Queer Time Beats To A Different Rythm Header

Arriving at my future: My queer, disabled timeline

By Theo Coles (he/him)

Queer Time Beats To A Different Rythm Header

Arriving at my future: My queer, disabled timeline


By Theo Coles (he/him)


Queer and disabled time beat to a different rhythm; both are at once fluid and stagnant, finding space nestled in the still, the sacred, and the ordinary. Years stolen, only later to be given back in new ways.

I’ve been thinking about concepts of queer and crip time; the understanding in both queer and disabled studies and community as a kind of deviation from linear life paths and trajectories. When you exist outside the binary structures the world and systems are built on, you are left without traditional expectations and milestones.

My story, like many queer and disabled ones, is one undeniably gripped by a long grief. My upbringing was conservative, and it was centered on love, but also on religion. I had never seen a queer person in my community before; in fact, I vividly remember being out of town the very first time I saw a visibly queer couple, hand in hand. Something twisted in my gut, though I was yet to unravel what it was or meant. And all that aside, waiting for me, inevitably, was still the long labour of gathering the language, of articulating and naming what I felt and who I was.
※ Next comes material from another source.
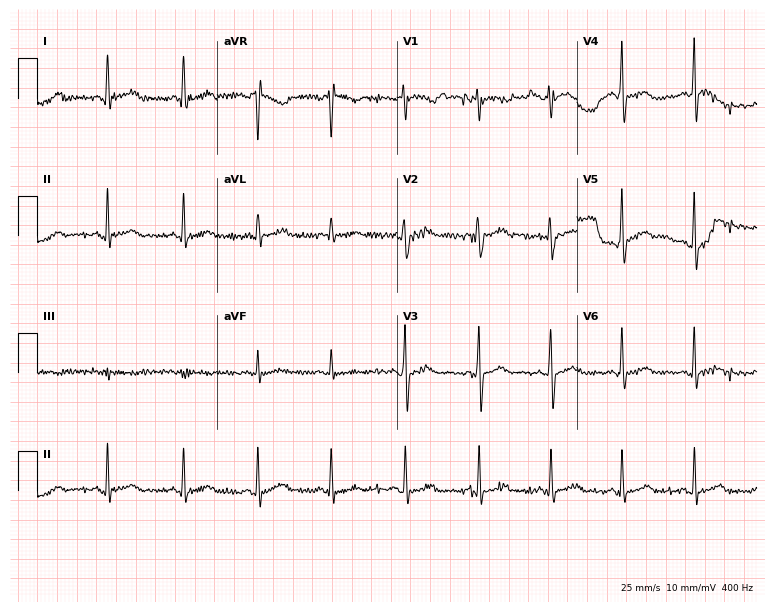
12-lead ECG from a female patient, 56 years old (7.3-second recording at 400 Hz). No first-degree AV block, right bundle branch block, left bundle branch block, sinus bradycardia, atrial fibrillation or sinus tachycardia recorded for this tracing.

Because my queerness went so long unnamed, something nestled within me that I ignored, and then tried to fight away with long prayers and bargains with god; holding my disability and my queerness together, as two wildly intersecting parts of myself, feels so tender, and so recent. A barely healed wound, the stitches only recently drawn out. But for me, writing from the wound is often what helps to heal it.

When you exist outside the binary structures the world and systems are built on, you are left without traditional expectations and milestones.
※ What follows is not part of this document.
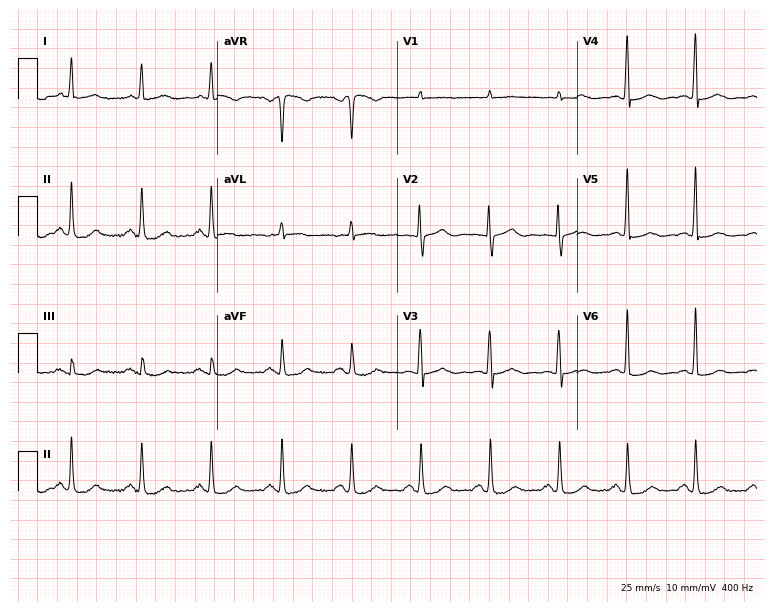
12-lead ECG from a 67-year-old female. Screened for six findings — first-degree AV block, right bundle branch block, left bundle branch block, sinus bradycardia, atrial fibrillation, sinus tachycardia — none is recorded. Other findings, if any, are not listed.

I had the rare experience for an AFAB person of being diagnosed autistic quite young. The privilege of my whiteness was absolutely a factor; BIPOC neurodivergent (and queer) folk are frequently silenced, oppressed, and pushed aside by the health and medical system. And while, like many AFAB autistic folk, I slipped under the radar in some ways, excelling at school, engrossed by the worlds in my books, life and people felt like a puzzle I could not quite solve. Masking my neurodivergence started to cost me my mental health.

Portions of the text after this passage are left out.